The Daily Star, Oneonta, NY - otsego county news, delaware county news, oneonta news, oneonta sports

Rick Brockway

June 29, 2012

How to have a whale of a time

I've always been one to enjoy watching wildlife, so my wife and I did something out of the ordinary this week.

We drove to Hubbardston, Mass., on Tuesday and spent the evening with my cousins.

On Wednesday, we continued on into Boston and spent a couple of hours at the New England Aquarium while waiting to go out on a whale watch. It had some beautiful exhibits and a huge aquarium in the center that you could walk around on a spiral walkway from the floor to the high ceiling. Thousands of sharks, rays and fish swam throughout the different levels.

A little later, we boarded the Voyager III. This high-speed catamaran took us out to the southern part of the Stellwagan Bank Marine Sanctuary, about 30 miles east of Boston. That area _ just north of the tip of Cape Cod _ is a rich feeding ground for whales, dolphins and other marine wildlife.

Even though it was sunny and very pleasant in downtown Boston, the ocean was entirely different. Luckily, I grabbed a sweatshirt from the car before boarding. If I hadn't, you might not be reading this right now because I'd still be frozen.

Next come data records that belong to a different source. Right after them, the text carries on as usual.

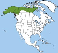 En la fotografia es mostra la distribució geogràfica del suslic àrtic.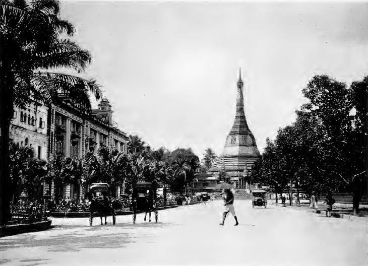 Sule Pagoda Rd, Rangoon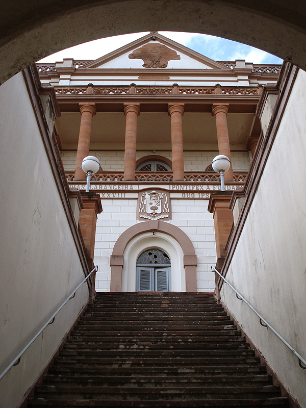 Acesso ao prédio histórico da Cúria Metropolitana de Porto Alegre, Brasil.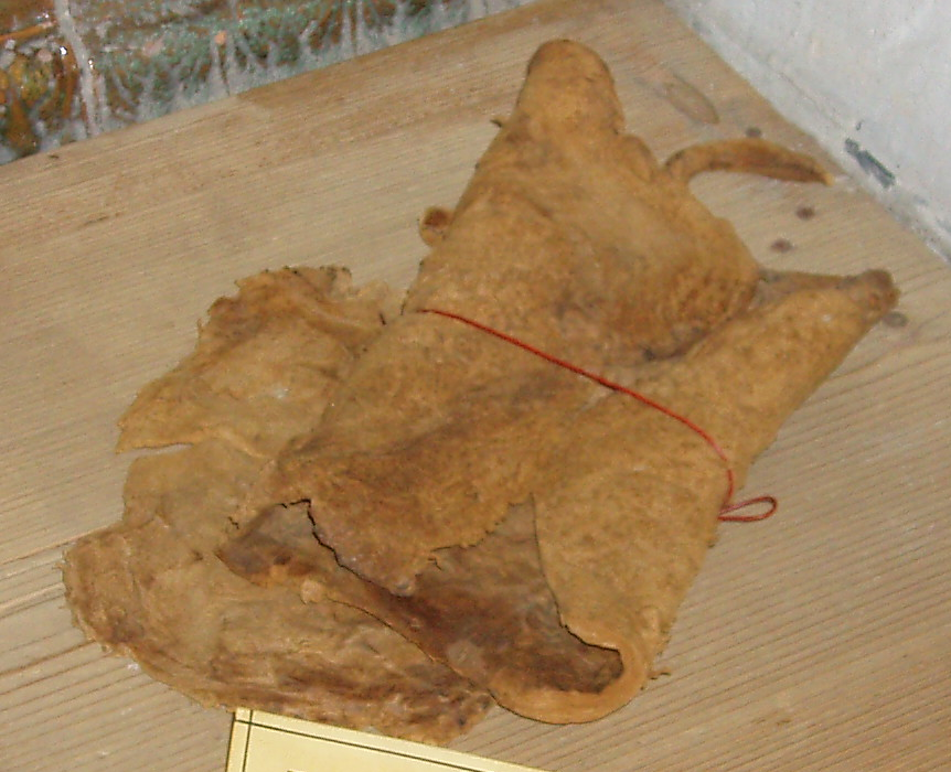 Zunder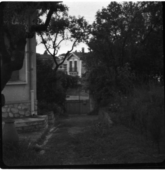 une photo faite avec l'alsaflex (circa 1963) Photo par Jean-Daniel Dodin

It was windy and very cold out on the sea. Before long, one of the mates spotted some humpback whales _ a mother and her calf _ blowing in the distance. It only took a few minutes to get in close. The crew seemed pretty sure it was the same pair from the day before, but we never got to see their flukes to make a positive identification.

After a while, the boat headed north and soon encountered a pod of finback whales. The finback is the world's second-largest whale.

They were blowing bubbles, which confuse and surround small fish. This technique allows the whales to feed more easily on the large, dense schools of fish.

Not long after that, we encountered another humpy. She was easily recognized by the fluke markings on her tail. Her name was Hancock.

We had a wonderful cruise. Because of the warm winter and early spring, schools of mackerel and herring were more plentiful. That brought whales into the New England waters several weeks earlier than in past years.

So we saw a lot of whales Wednesday during what should be the best whale-watching season in many, many years. We also saw a few dolphins, several gray seals and numerous sea birds. What a great way to spend an afternoon.

The only thing I regret is leaving my camera in the car. But I guess that gives me an excuse to go back and do it again.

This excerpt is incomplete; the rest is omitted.